A provider may suspect a diagnosis of paraganglioma after reviewing the following factors:

• A detailed medical history, including previous pheochromocytoma or paraganglioma cases in your family.
• A thorough physical and medical evaluation.
• Certain symptom characteristics, such as high blood pressure that’s unresponsive to standard treatment.

What tests are used to diagnose paraganglioma?

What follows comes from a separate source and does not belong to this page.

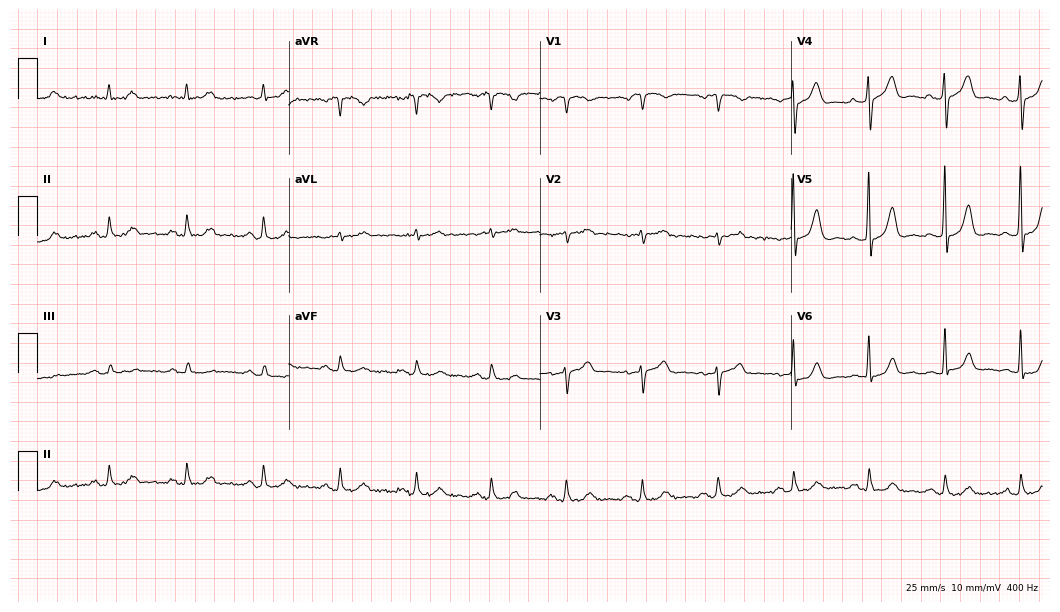
12-lead ECG from a man, 78 years old. Recorded interpretation: within normal limits.

Your healthcare provider may use the following tests and procedures to diagnose paraganglioma:

• Physical exam: Your provider will perform a physical exam of your body to check general signs of health, such as your blood pressure. They will also ask you about your medical history, including your family’s medical history as it relates to endocrine issues.
• 24-hour urine test: This type of urine (pee) test involves collecting samples of your urine for 24 hours to measure the amounts of adrenal hormones called catecholamines in your urine. Substances that result from the breakdown of these hormones are also measured. Higher-than-normal amounts of certain catecholamines in your urine may be a sign of paraganglioma.
• Blood catecholamine tests: These tests measure the level of catecholamines in your blood. Substances that result from the breakdown of these hormones are also measured. Higher-than-normal amounts of certain catecholamines in your blood may be a sign of paraganglioma.
• PET scan (positron emission tomography scan): A positron emission tomography (PET) scan uses a safe injectable radioactive chemical called a radiotracer and a device called a PET scanner to produce images of your organs and tissues. The scanner detects metabolically active cells and tumors that absorb large amounts of the radiotracer, which indicates a potential health problem. This imaging test is particularly good for determining the location of paragangliomas.
• CT scan (computer tomography scan): A CT scan is an imaging procedure that takes a series of X-ray images from different angles to provide detailed pictures of areas inside your body. Your provider may recommend a CT scan so that they can determine where the tumor is (most commonly in the neck area).
• MRI (magnetic resonance imaging): An MRI is an imaging procedure that uses a magnet, radio waves and a computer to make a series of detailed pictures of areas inside your body. Your provider may recommend an MRI so that they can look at the region of your body where the tumor is located.

After your provider has diagnosed you with paraganglioma, they’ll likely perform additional tests to see if it has spread to other parts of your body.

Is there genetic testing for paraganglioma?

If you’re diagnosed with paraganglioma, your provider will likely recommend genetic counseling to find out your risk for having an inherited syndrome and associated cancers.

Your healthcare provider may recommend genetic testing if any of the following situations apply to you:

• You have a personal or family history of traits linked with inherited pheochromocytoma or paraganglioma syndrome.
• You have signs or symptoms of higher-than-normal catecholamine levels in your blood or cancerous paraganglioma.
• You’ve been diagnosed with paraganglioma before age 40.

If your genetic counselor finds certain gene changes in your testing results, they will likely recommend that your family members who are at risk but don’t have signs or symptoms be tested as well.